* _PROBLEM REQUIREMENTS_:
An exact copy of the listing below is required, minus its pictures.

* _DATA EXTRACT_:
*** Begin section ***

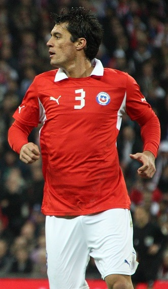 Marcos González jugando por la Selección de Chile
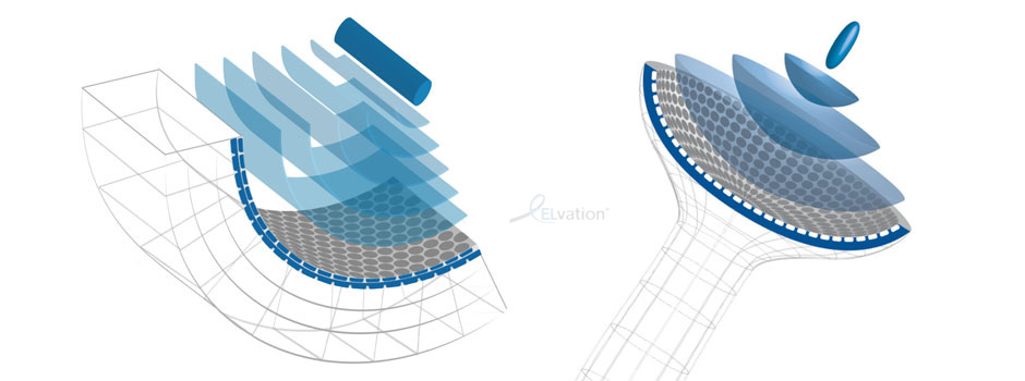 Stoßwellen Formation
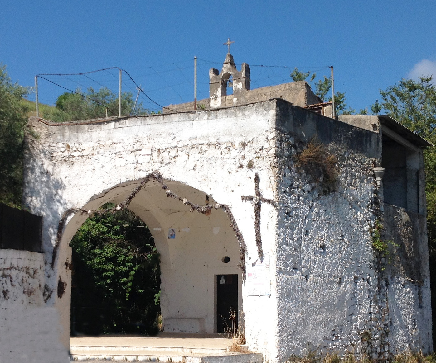 Esterno della cappella.
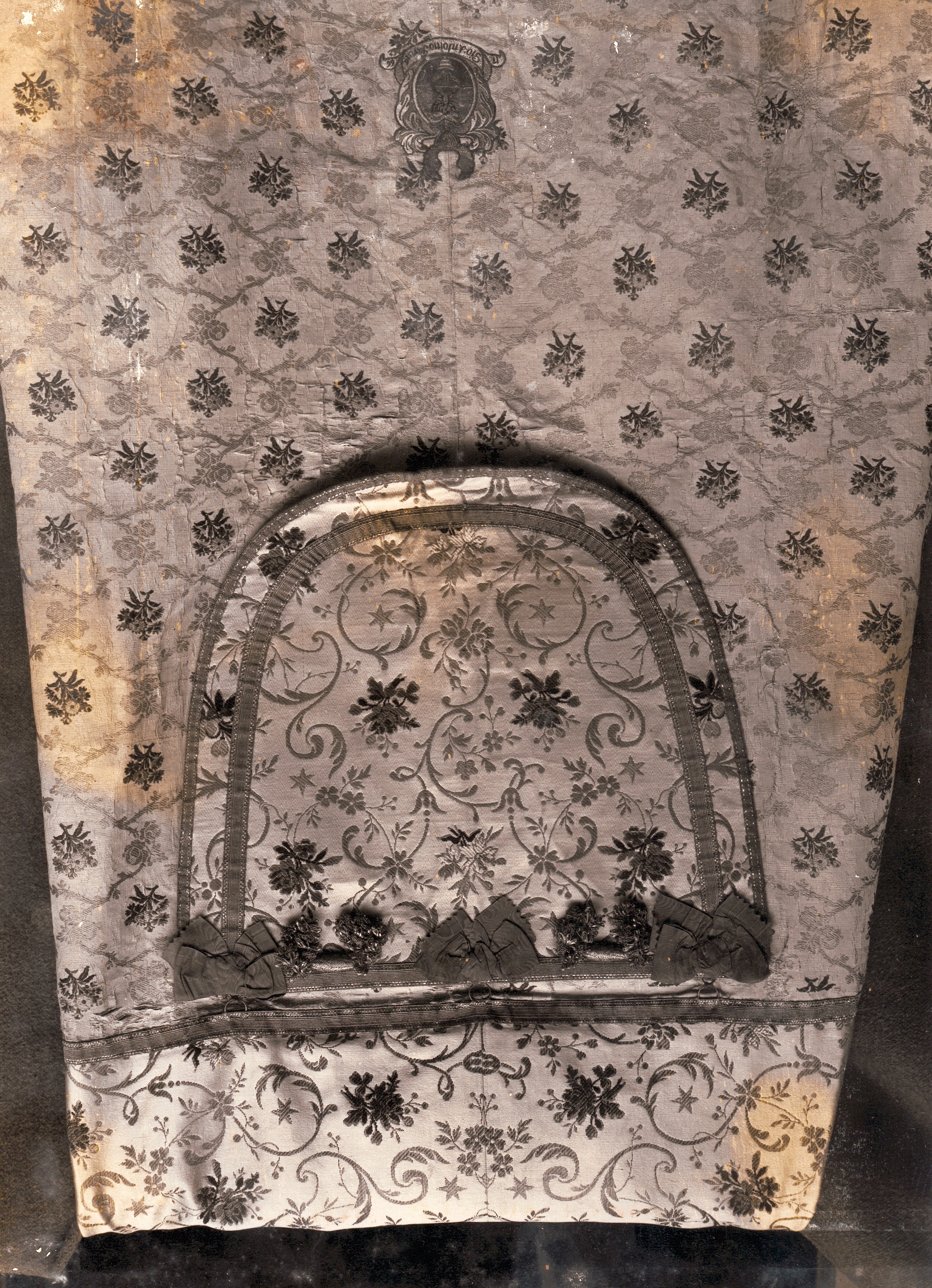 Meßgewand gestiftet von J.A.Farina

*** End section ***

* _OUTPUT FOR THIS TASK_:
 Marcos González jugando por la Selección de Chile
 Stoßwellen Formation
 Esterno della cappella.
 Meßgewand gestiftet von J.A.Farina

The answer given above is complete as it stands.